From a theoretical perspective, the permutation-equivalent framework could have broader applications beyond HD map construction. Dealing with representational ambiguity is a common challenge in computer vision and other domains involving sequential data. Thus, future research could explore the adaptability of this approach across different types of neural architectures and tasks.

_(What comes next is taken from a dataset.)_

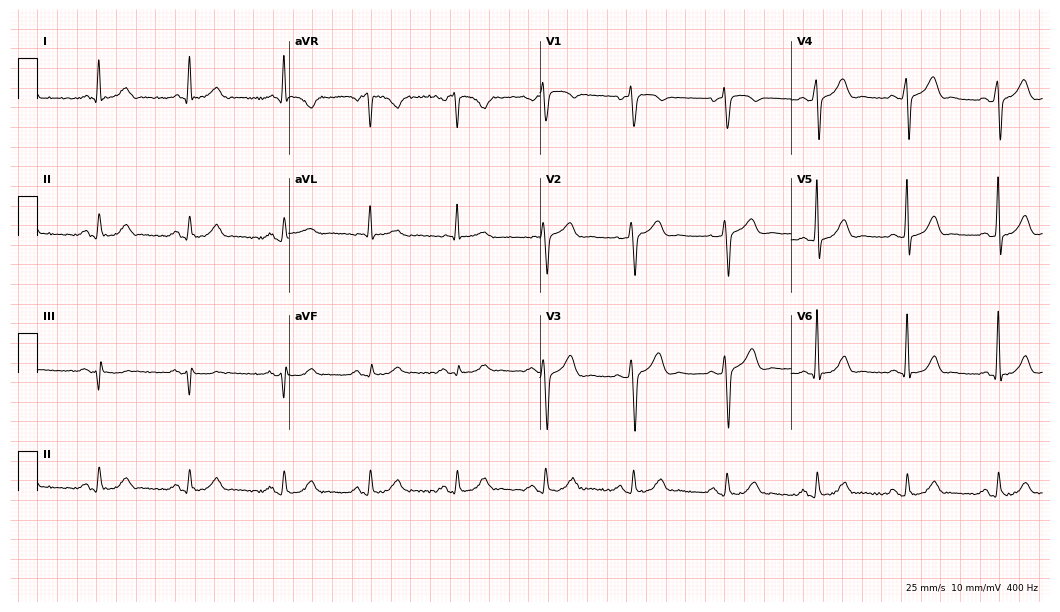
Electrocardiogram, a male, 70 years old. Overall reading on record: normal ECG.
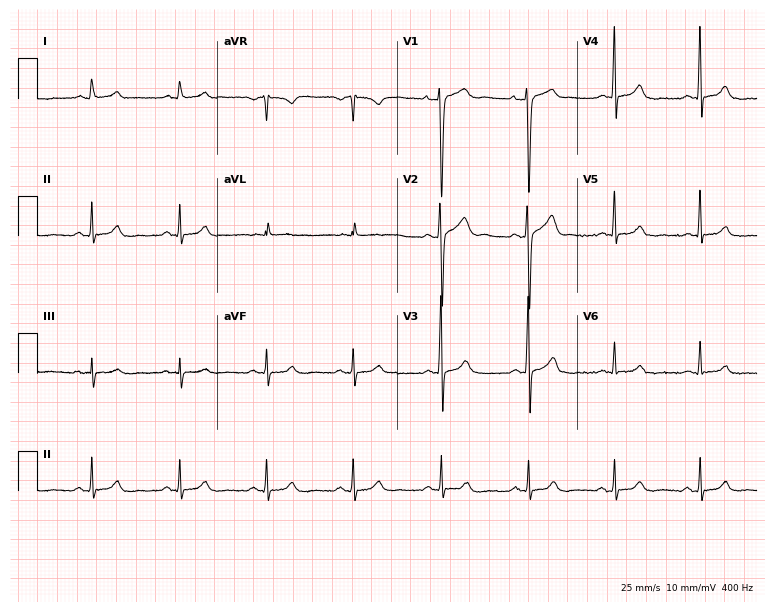
ECG (7.3-second recording at 400 Hz) — a 34-year-old male. Labelled as a normal ECG.

Moreover, the demonstrated combination of high accuracy and low latency paves the way for exploring extensions involving different sensor modalities. While this paper highlights achievements with camera inputs, the inclusion of LiDAR or radar data could further enhance map robustness, especially in challenging environmental conditions.

Conclusion

MapTR represents a significant step forward in the efficient online construction of vectorized HD maps for autonomous vehicles. Its innovative modeling approach and hierarchical processing make it a promising addition to the toolkit for building robust environmental perception systems. Future work could expand on these findings, exploring integration with other sensor technologies and broader applications in intelligent transportation systems.